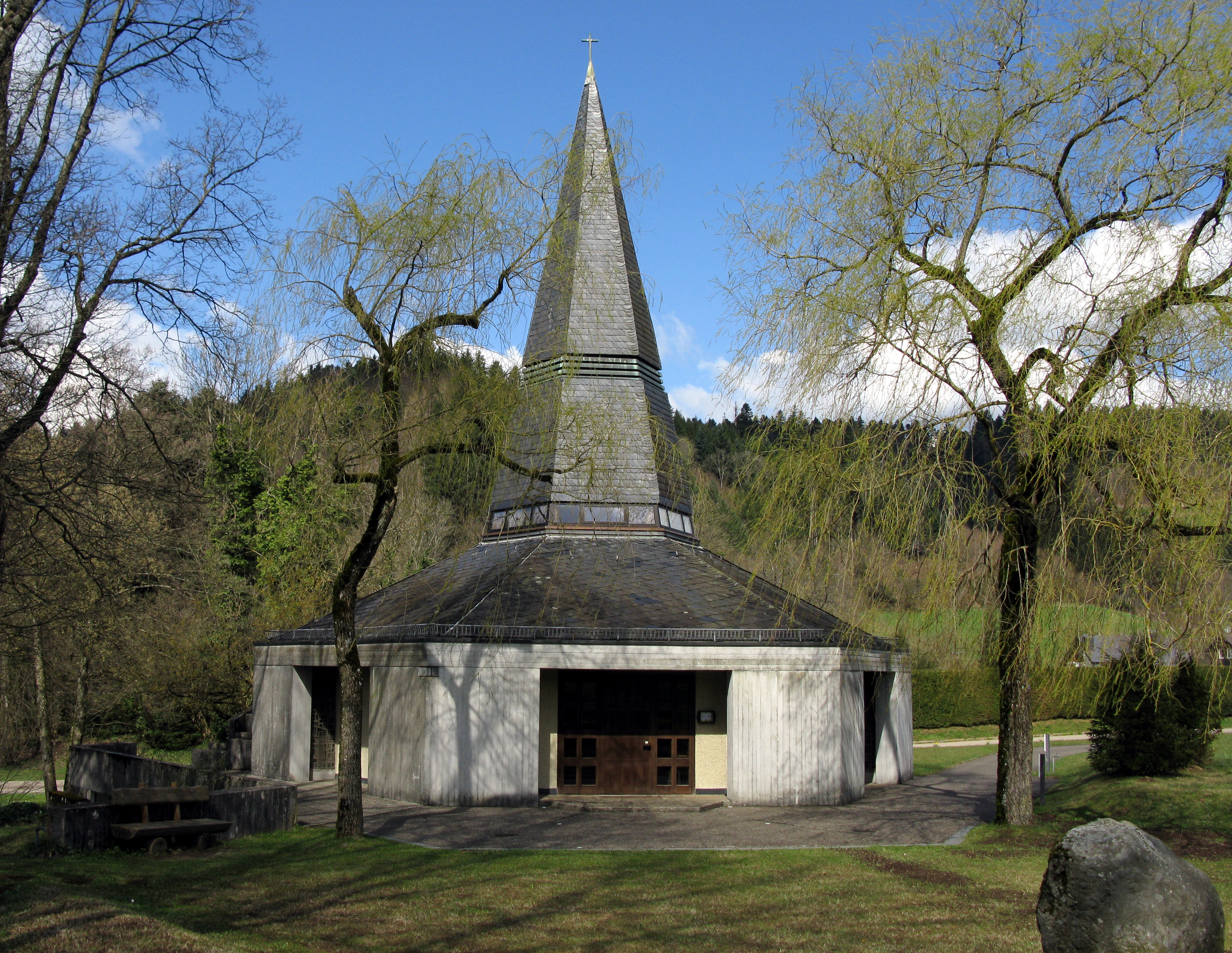 Vaterunser-Kapelle in Buchenbach-Wiesneck
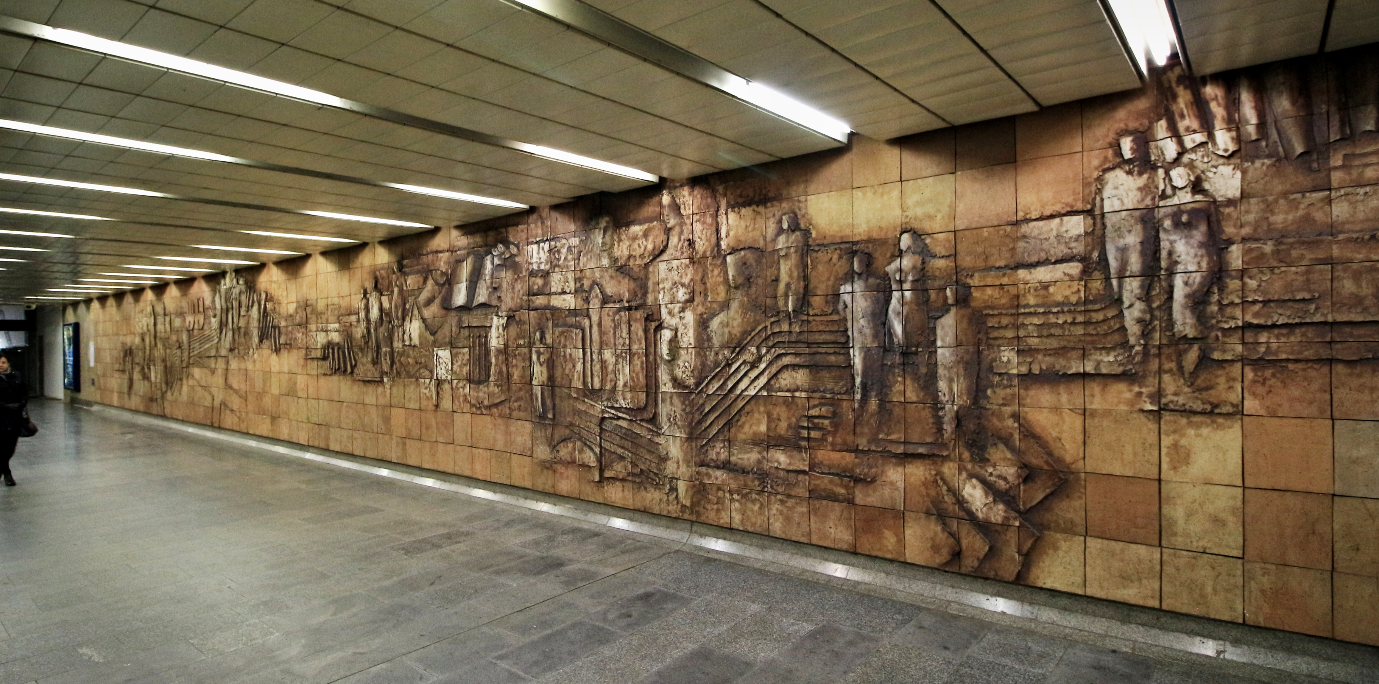 Stanice pražského metra, trasa B, Můstek
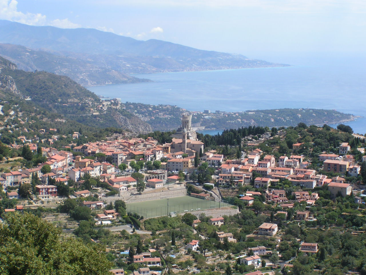 Dorp La Turbie
________________________
WHAT IS NEEDED — Write out all the material above exactly, with no image carried over.

YOUR SOLUTION —
 Vaterunser-Kapelle in Buchenbach-Wiesneck
 Stanice pražského metra, trasa B, Můstek
 Dorp La Turbie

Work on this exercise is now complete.